- **GOAL OF THE EXERCISE**: Leave the pictures out. Retype exactly the lines below from the one containing "Left wrist plain" through the one containing "Q: Locate any periosteal reaction.", and no others.

- **DATA EXTRACTS**:
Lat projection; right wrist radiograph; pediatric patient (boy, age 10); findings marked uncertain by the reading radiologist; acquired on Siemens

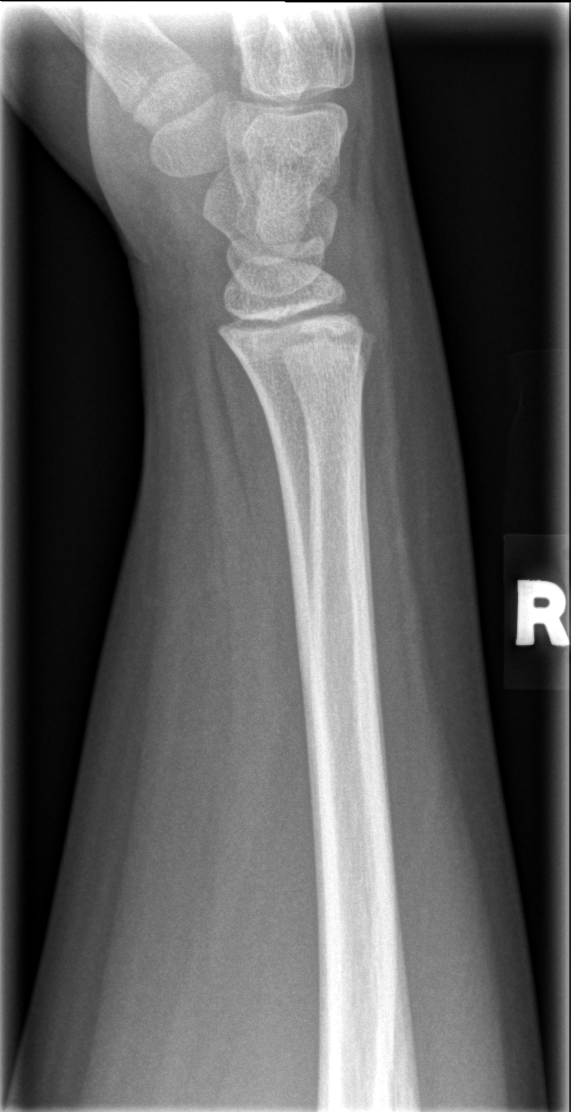
Findings: Fracture: none labeled.
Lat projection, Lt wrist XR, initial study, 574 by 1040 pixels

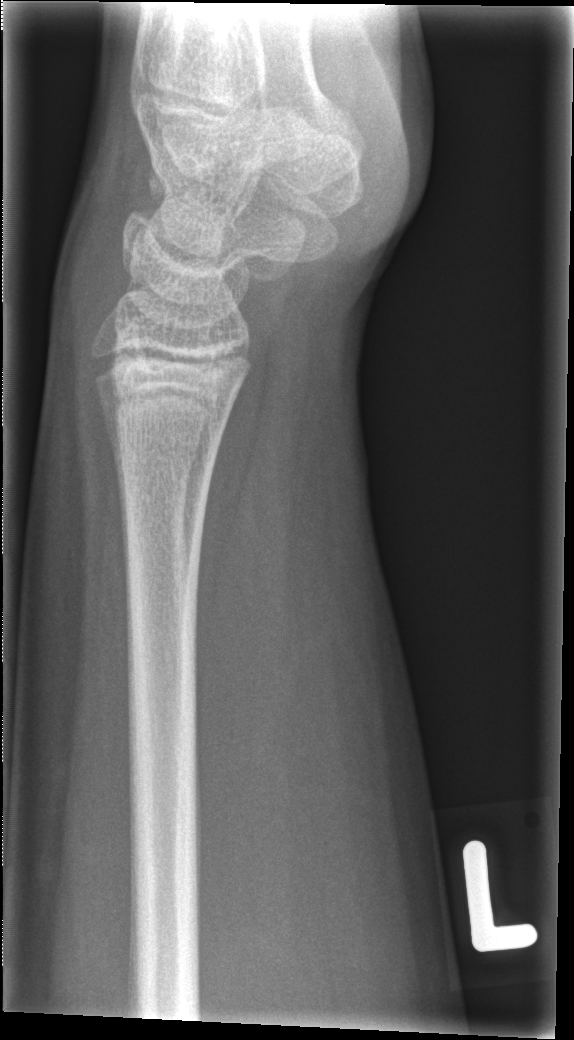

Fracture: none labeled.
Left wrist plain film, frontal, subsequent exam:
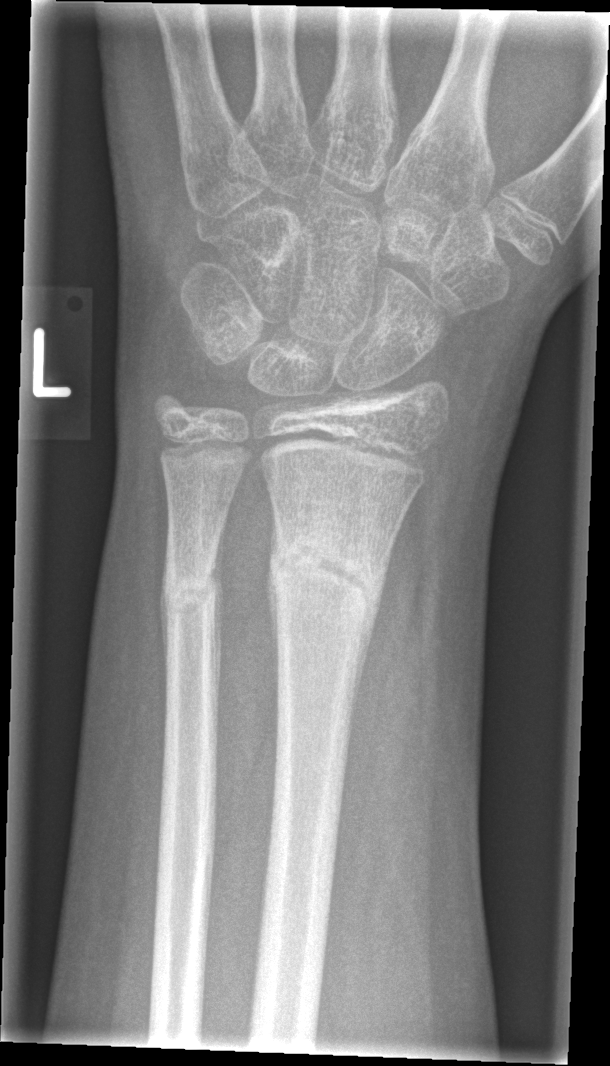
Q: What is the AO/OTA classification?
A: Fracture classified AO/OTA 23-M/3.1
Q: Fracture present?
A: Fracture identified at (265, 524, 388, 629), (161, 557, 220, 629)
Q: Locate any periosteal reaction.
A: 5 periosteal reaction at (346, 519, 402, 764) (205, 517, 226, 750) (263, 565, 281, 730) (159, 537, 173, 691) (268, 493, 279, 560)
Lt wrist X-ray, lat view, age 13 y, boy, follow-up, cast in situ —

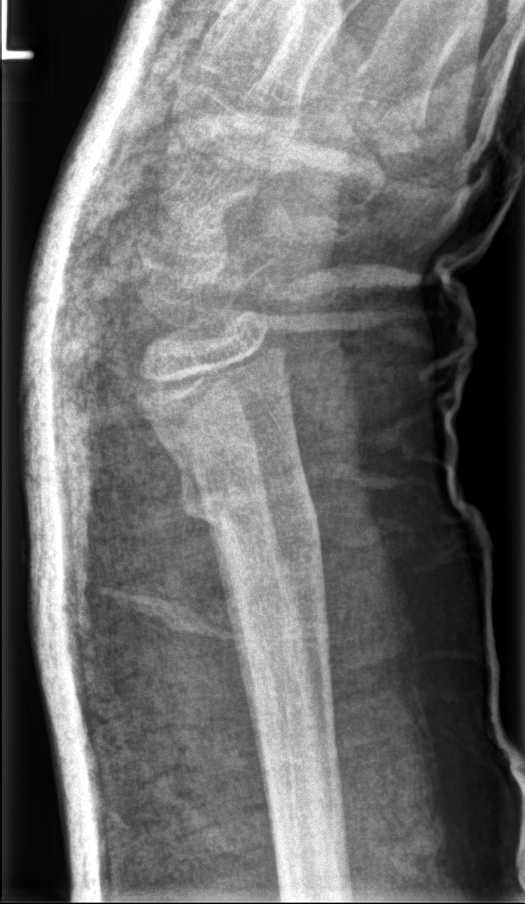

Q: Any fracture seen?
A: Fx identified at [175, 441, 323, 549]

- **SOLUTION FOR THIS EXERCISE**:
Left wrist plain film, frontal, subsequent exam:
Q: What is the AO/OTA classification?
A: Fracture classified AO/OTA 23-M/3.1
Q: Fracture present?
A: Fracture identified at (265, 524, 388, 629), (161, 557, 220, 629)
Q: Locate any periosteal reaction.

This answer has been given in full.